Your reply should be the records below, duplicated exactly, with any picture removed.

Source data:
........

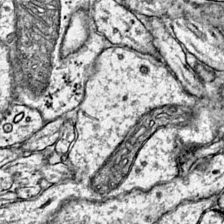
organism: Mouse
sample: Primary visual cortex
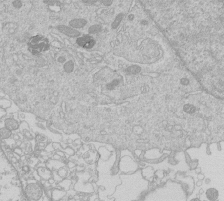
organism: Human
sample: Macrophage cells
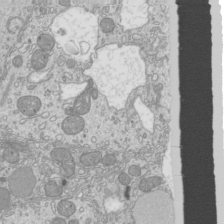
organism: Mouse
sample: Cilia; mouse epididymis
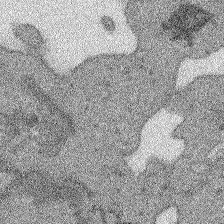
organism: Human
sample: HeLa cells
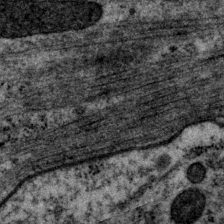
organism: P. pacificus
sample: Pharynx
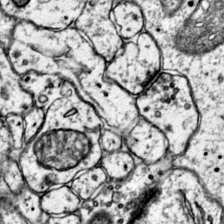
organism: Mouse
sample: Primary visual cortex
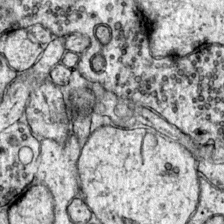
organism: Mouse
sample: Primary visual cortex
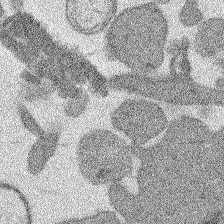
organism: Human
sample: HeLa cells
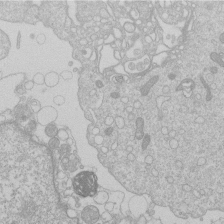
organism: Human
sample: Macrophage cells
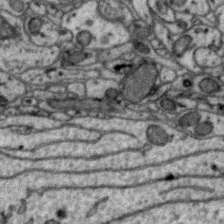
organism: Zebra finch
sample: Brain
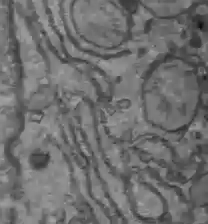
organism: C57BL Mouse
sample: Liver
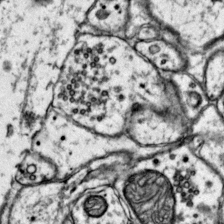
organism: Mouse
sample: Primary visual cortex
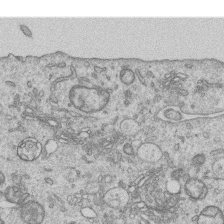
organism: Human
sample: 1205lu cells
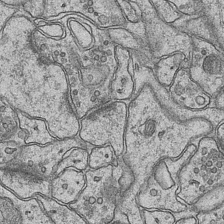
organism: Mouse
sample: CA1 Hippocampus
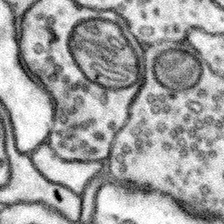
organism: Mouse
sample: Somatosensory cortex neuropil
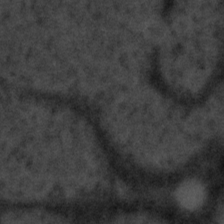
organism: Tuwongella immobilis
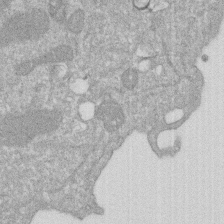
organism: Human
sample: HIV infected U937 cells
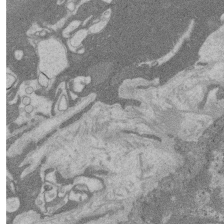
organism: Rat
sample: Salivary granule
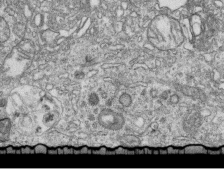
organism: Human
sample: HeLa cell HIV synapse
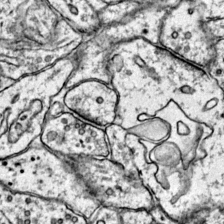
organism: Mouse
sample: Primary visual cortex
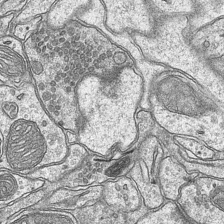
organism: Mouse
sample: CA1 Hippocampus
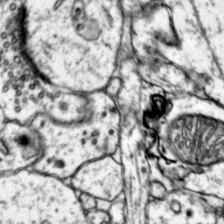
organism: Mouse
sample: Primary visual cortex
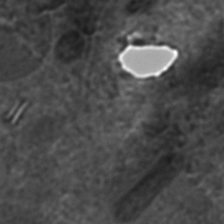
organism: C. elegans
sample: C. elegans embryo
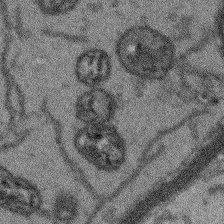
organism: Arabidopsis thaliana
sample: Root tip
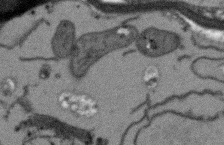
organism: Arabidopsis thaliana
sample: Root tip
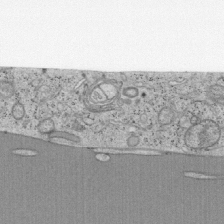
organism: Human
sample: HeLa cells
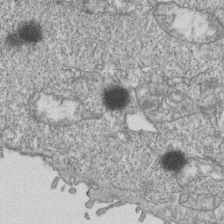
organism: Human
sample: HeLa cell HIV synapse
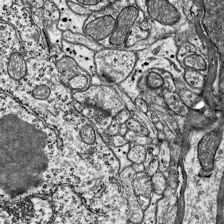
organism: Mouse
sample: Visual Cortex
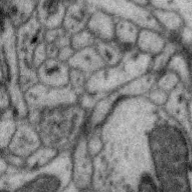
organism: Zebra finch
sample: Brain
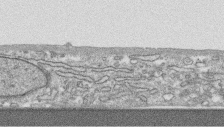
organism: Human
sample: CRL-1474
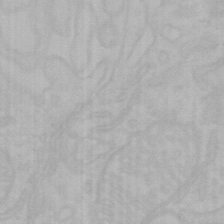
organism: Mouse
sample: Choroid plexus
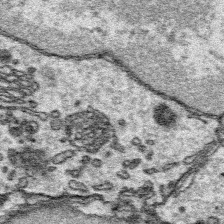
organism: Platynereis dumerilii
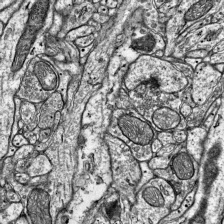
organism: Mouse
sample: Visual Cortex
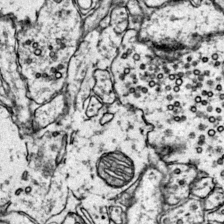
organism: Mouse
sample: Primary visual cortex
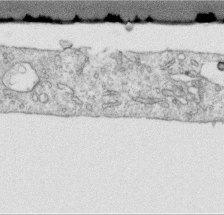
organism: Human
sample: Centriole in RPE cells
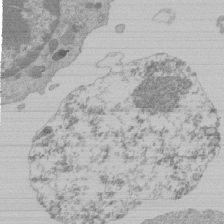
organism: Mouse
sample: Activated Pmel transgenic CD8+ T Cells
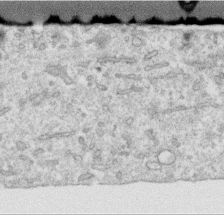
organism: Human
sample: Centriole in RPE cells
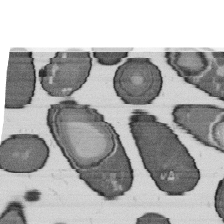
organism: B. subtilis
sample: Bacterial spore
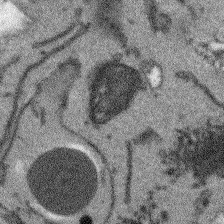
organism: Arabidopsis thaliana
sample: Root tip
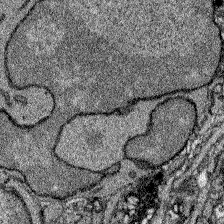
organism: Zebrafish
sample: Larval olfactory bulb
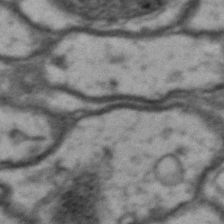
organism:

........

EXPECTED ANSWER:
organism: Mouse
sample: Primary visual cortex
organism: Human
sample: Macrophage cells
organism: Mouse
sample: Cilia; mouse epididymis
organism: Human
sample: HeLa cells
organism: P. pacificus
sample: Pharynx
organism: Mouse
sample: Primary visual cortex
organism: Mouse
sample: Primary visual cortex
organism: Human
sample: HeLa cells
organism: Human
sample: Macrophage cells
organism: Zebra finch
sample: Brain
organism: C57BL Mouse
sample: Liver
organism: Mouse
sample: Primary visual cortex
organism: Human
sample: 1205lu cells
organism: Mouse
sample: CA1 Hippocampus
organism: Mouse
sample: Somatosensory cortex neuropil
organism: Tuwongella immobilis
organism: Human
sample: HIV infected U937 cells
organism: Rat
sample: Salivary granule
organism: Human
sample: HeLa cell HIV synapse
organism: Mouse
sample: Primary visual cortex
organism: Mouse
sample: CA1 Hippocampus
organism: Mouse
sample: Primary visual cortex
organism: C. elegans
sample: C. elegans embryo
organism: Arabidopsis thaliana
sample: Root tip
organism: Arabidopsis thaliana
sample: Root tip
organism: Human
sample: HeLa cells
organism: Human
sample: HeLa cell HIV synapse
organism: Mouse
sample: Visual Cortex
organism: Zebra finch
sample: Brain
organism: Human
sample: CRL-1474
organism: Mouse
sample: Choroid plexus
organism: Platynereis dumerilii
organism: Mouse
sample: Visual Cortex
organism: Mouse
sample: Primary visual cortex
organism: Human
sample: Centriole in RPE cells
organism: Mouse
sample: Activated Pmel transgenic CD8+ T Cells
organism: Human
sample: Centriole in RPE cells
organism: B. subtilis
sample: Bacterial spore
organism: Arabidopsis thaliana
sample: Root tip
organism: Zebrafish
sample: Larval olfactory bulb
organism:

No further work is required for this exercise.